-------- Listed entries --------

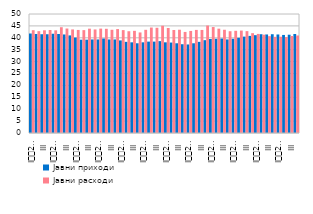
| Category | Јавни приходи  | Јавни расходи  |
|---|---|---|
| I
2007. | 41.8 | 43.2 |
| II | 41.6 | 42.792 |
| III | 41.5 | 43.161 |
| IV | 41.5 | 43.268 |
| I
2008. | 41.7 | 43.139 |
| II | 41.6 | 44.449 |
| III | 41.4 | 43.897 |
| IV | 41 | 43.511 |
| I
2009. | 40.1 | 43.301 |
| II | 39.2 | 43.223 |
| III | 39.2 | 43.838 |
| IV | 39.3 | 43.508 |
| I
2010. | 39.3 | 43.863 |
| II | 39.7 | 43.782 |
| III | 39.3 | 43.371 |
| IV | 39.3 | 43.668 |
| I
2011. | 38.9 | 43.234 |
| II | 38.3 | 42.761 |
| III | 38.1 | 42.925 |
| IV | 37.7 | 42.248 |
| I
2012. | 38.1 | 43.358 |
| II | 38.4 | 44.317 |
| III | 38.4 | 44.213 |
| IV | 38.6 | 45.073 |
| I
2013. | 38.1 | 44.124 |
| II | 38 | 43.272 |
| III | 37.7 | 43.393 |
| IV | 37.3 | 42.467 |
| I
2014. | 37.2 | 42.885 |
| II | 37.7 | 43.315 |
| III | 38.3 | 43.303 |
| IV | 39 | 45.159 |
| I
2015. | 39.5 | 44.522 |
| II | 39.6 | 43.838 |
| III | 39.7 | 43.382 |
| IV | 39.3 | 42.763 |
| I
2016. | 39.6 | 42.941 |
| II | 40 | 43.04 |
| III | 40.5 | 42.804 |
| IV | 40.8 | 41.95 |
| I
2017. | 41.1 | 41.639 |
| II | 41.5 | 41.305 |
| III | 41.4 | 40.697 |
| IV | 41.5 | 40.407 |
| I
2018. | 41.4 | 40.457 |
| II | 41.2 | 40.307 |
| III | 41.3 | 40.745 |
| IV | 41.6 | 40.972 |
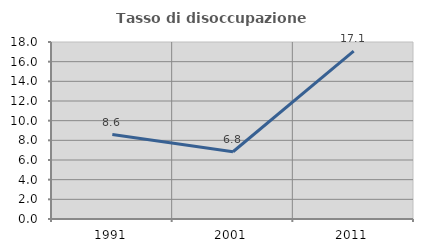
| Category | Tasso di disoccupazione giovanile  |
|---|---|
| 1991.0 | 8.589 |
| 2001.0 | 6.838 |
| 2011.0 | 17.073 |
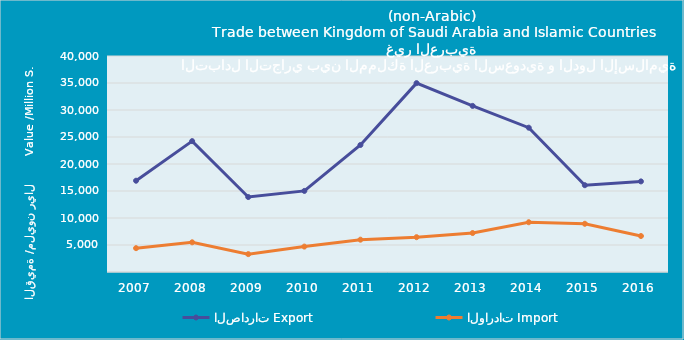
| Category | الصادرات | الواردات |
|---|---|---|
| 2007.0 | 16904324416 | 4416237405 |
| 2008.0 | 24235880882 | 5497959142 |
| 2009.0 | 13880800676 | 3311481165 |
| 2010.0 | 15013169940 | 4706256055 |
| 2011.0 | 23524019509 | 5985787992 |
| 2012.0 | 34973824101 | 6446689147 |
| 2013.0 | 30758464509 | 7215889024 |
| 2014.0 | 26725079028 | 9215043999 |
| 2015.0 | 16073042059 | 8929444542 |
| 2016.0 | 16777216326 | 6663097393 |
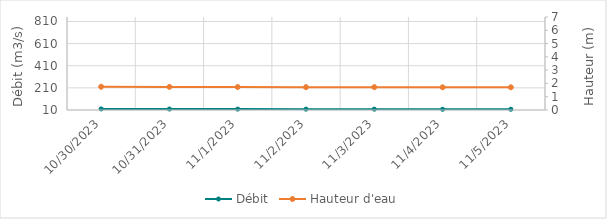
| Category | Débit |
|---|---|
| 5/11/23 | 460.97 |
| 5/10/23 | 454.54 |
| 5/9/23 | 470.5 |
| 5/8/23 | 406.35 |
| 5/7/23 | 363.18 |
| 5/6/23 | 265.45 |
| 5/5/23 | 240.06 |
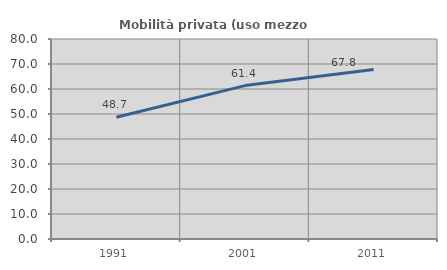
| Category | Mobilità privata (uso mezzo privato) |
|---|---|
| 1991.0 | 48.723 |
| 2001.0 | 61.359 |
| 2011.0 | 67.782 |
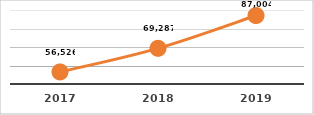
| Category | CERTIFICACIÓN DE COMPETENCIAS (%) |
|---|---|
| 2017.0 | 56526 |
| 2018.0 | 69287 |
| 2019.0 | 87004 |
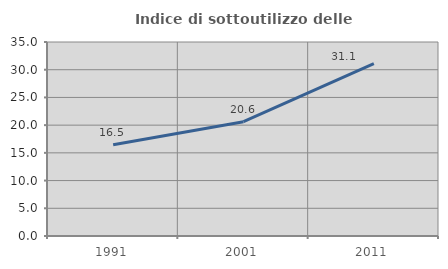
| Category | Indice di sottoutilizzo delle abitazioni  |
|---|---|
| 1991.0 | 16.456 |
| 2001.0 | 20.622 |
| 2011.0 | 31.108 |
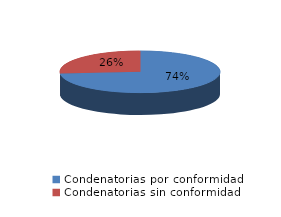
| Category | Series 0 |
|---|---|
| 0 | 768 |
| 1 | 273 |
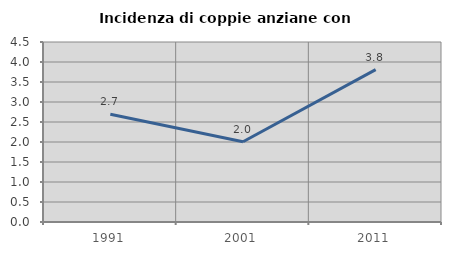
| Category | Incidenza di coppie anziane con figli |
|---|---|
| 1991.0 | 2.695 |
| 2001.0 | 2.005 |
| 2011.0 | 3.811 |
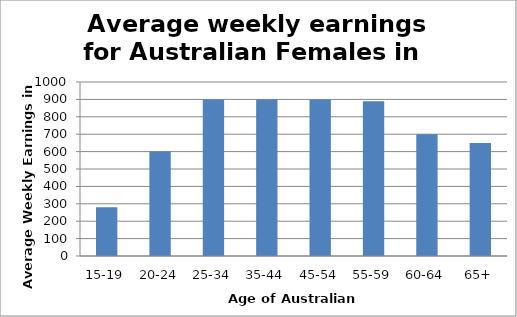
| Category | Average weekly earnings |
|---|---|
| 15-19 | 280 |
| 20-24 | 600 |
| 25-34 | 900 |
| 35-44 | 900 |
| 45-54 | 900 |
| 55-59 | 890 |
| 60-64 | 700 |
| 65+ | 650 |

--------

Exercise requirements ▸ Restate the records above verbatim. Pictures stay out.

Answer to the problem ▸
| Category | Јавни приходи  | Јавни расходи  |
|---|---|---|
| I
2007. | 41.8 | 43.2 |
| II | 41.6 | 42.792 |
| III | 41.5 | 43.161 |
| IV | 41.5 | 43.268 |
| I
2008. | 41.7 | 43.139 |
| II | 41.6 | 44.449 |
| III | 41.4 | 43.897 |
| IV | 41 | 43.511 |
| I
2009. | 40.1 | 43.301 |
| II | 39.2 | 43.223 |
| III | 39.2 | 43.838 |
| IV | 39.3 | 43.508 |
| I
2010. | 39.3 | 43.863 |
| II | 39.7 | 43.782 |
| III | 39.3 | 43.371 |
| IV | 39.3 | 43.668 |
| I
2011. | 38.9 | 43.234 |
| II | 38.3 | 42.761 |
| III | 38.1 | 42.925 |
| IV | 37.7 | 42.248 |
| I
2012. | 38.1 | 43.358 |
| II | 38.4 | 44.317 |
| III | 38.4 | 44.213 |
| IV | 38.6 | 45.073 |
| I
2013. | 38.1 | 44.124 |
| II | 38 | 43.272 |
| III | 37.7 | 43.393 |
| IV | 37.3 | 42.467 |
| I
2014. | 37.2 | 42.885 |
| II | 37.7 | 43.315 |
| III | 38.3 | 43.303 |
| IV | 39 | 45.159 |
| I
2015. | 39.5 | 44.522 |
| II | 39.6 | 43.838 |
| III | 39.7 | 43.382 |
| IV | 39.3 | 42.763 |
| I
2016. | 39.6 | 42.941 |
| II | 40 | 43.04 |
| III | 40.5 | 42.804 |
| IV | 40.8 | 41.95 |
| I
2017. | 41.1 | 41.639 |
| II | 41.5 | 41.305 |
| III | 41.4 | 40.697 |
| IV | 41.5 | 40.407 |
| I
2018. | 41.4 | 40.457 |
| II | 41.2 | 40.307 |
| III | 41.3 | 40.745 |
| IV | 41.6 | 40.972 |
| Category | Tasso di disoccupazione giovanile  |
|---|---|
| 1991.0 | 8.589 |
| 2001.0 | 6.838 |
| 2011.0 | 17.073 |
| Category | الصادرات | الواردات |
|---|---|---|
| 2007.0 | 16904324416 | 4416237405 |
| 2008.0 | 24235880882 | 5497959142 |
| 2009.0 | 13880800676 | 3311481165 |
| 2010.0 | 15013169940 | 4706256055 |
| 2011.0 | 23524019509 | 5985787992 |
| 2012.0 | 34973824101 | 6446689147 |
| 2013.0 | 30758464509 | 7215889024 |
| 2014.0 | 26725079028 | 9215043999 |
| 2015.0 | 16073042059 | 8929444542 |
| 2016.0 | 16777216326 | 6663097393 |
| Category | Débit |
|---|---|
| 5/11/23 | 460.97 |
| 5/10/23 | 454.54 |
| 5/9/23 | 470.5 |
| 5/8/23 | 406.35 |
| 5/7/23 | 363.18 |
| 5/6/23 | 265.45 |
| 5/5/23 | 240.06 |
| Category | Mobilità privata (uso mezzo privato) |
|---|---|
| 1991.0 | 48.723 |
| 2001.0 | 61.359 |
| 2011.0 | 67.782 |
| Category | CERTIFICACIÓN DE COMPETENCIAS (%) |
|---|---|
| 2017.0 | 56526 |
| 2018.0 | 69287 |
| 2019.0 | 87004 |
| Category | Indice di sottoutilizzo delle abitazioni  |
|---|---|
| 1991.0 | 16.456 |
| 2001.0 | 20.622 |
| 2011.0 | 31.108 |
| Category | Series 0 |
|---|---|
| 0 | 768 |
| 1 | 273 |
| Category | Incidenza di coppie anziane con figli |
|---|---|
| 1991.0 | 2.695 |
| 2001.0 | 2.005 |
| 2011.0 | 3.811 |
| Category | Average weekly earnings |
|---|---|
| 15-19 | 280 |
| 20-24 | 600 |
| 25-34 | 900 |
| 35-44 | 900 |
| 45-54 | 900 |
| 55-59 | 890 |
| 60-64 | 700 |
| 65+ | 650 |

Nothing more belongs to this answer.